What does her comment on Lethem's statement mean? It puzzled me.

JL loves Welles, so maybe he would enjoy the description.

Though I don't share others' view of Lockwood, I would actually be interested to read her, at length, on Lethem. I think that she might be better than others at following and matching certain aspects of his work - the perversity, the inconsistency, the repetitiveness, the solipsism, as well as the occasional brilliance and insight.

the pinefox, Sunday, 30 January 2022 16:30 (two years ago) link

This is apparently one of FOUR threads dedicated, at least initially, to the question of whether the TLS or the LRB is better.

It seems the question has been decided.

But what about Literary Review? Apart from the Bad Sex Award I don't think I've ever read it.

Tracer Hand, Friday, 4 February 2022 22:32 (two years ago) link

I've read it, Tracer. It's readable and easy to digest. No long, off-topic articles that don't even pretend to read the book. Whether it's better than the TLS, I'm unsure. Its production values are maybe higher (ie: glossier paper, more expensive cover illustrations). A copy is quite a good investment, if you like this kind of thing - you, or at least I, can dip into it for days or weeks.

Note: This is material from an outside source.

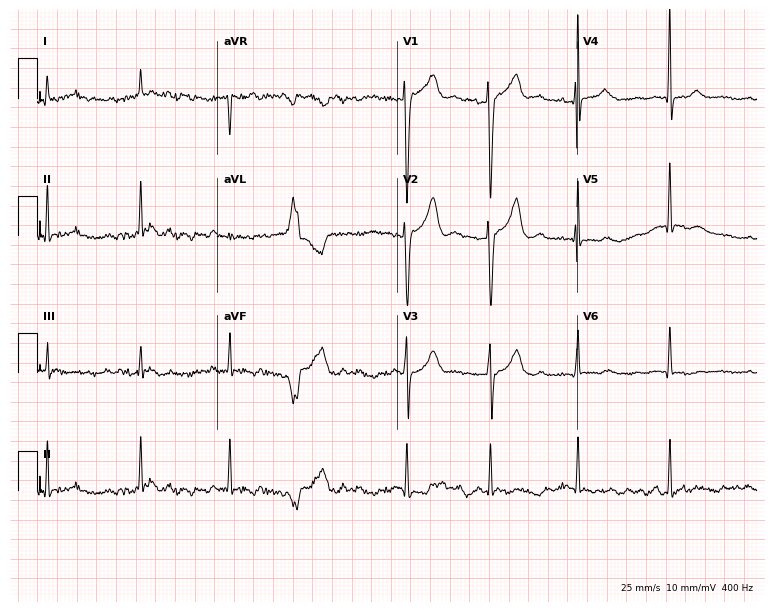
12-lead ECG (7.3-second recording at 400 Hz) from a male patient, 55 years old. Screened for six findings — first-degree AV block, right bundle branch block, left bundle branch block, sinus bradycardia, atrial fibrillation, sinus tachycardia — none is recorded. Other findings, if any, are not listed.
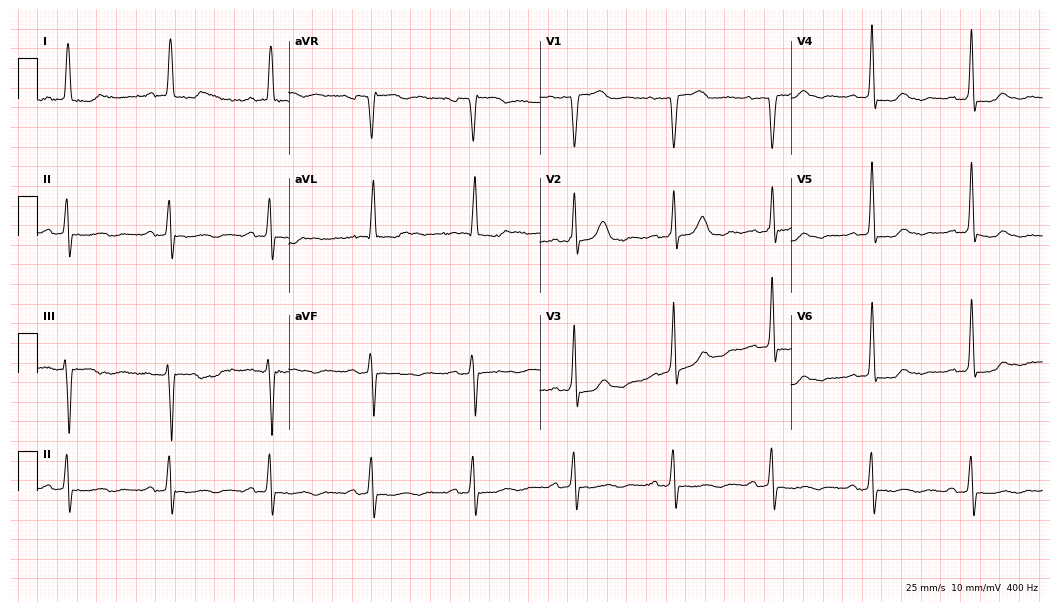
12-lead ECG from a woman, 77 years old. No first-degree AV block, right bundle branch block, left bundle branch block, sinus bradycardia, atrial fibrillation or sinus tachycardia recorded for this tracing.

the pinefox, Saturday, 5 February 2022 12:27 (two years ago) link

LRB 2.1.2022.

Jonathan Parry on political corruption: a historical essay with a newsworthy 'corruption now' element tacked on.

Wolfgang Streeck: actually an egregious example of LRB style. He reviews a book arguing that technocracy and populism can, surprisingly, be combined, by people like Blair and Macron. Rather than assessing these claims, he utterly ignores them and writes an essay about Angela Merkel, whom the authors had consciously *not* included in their arguments.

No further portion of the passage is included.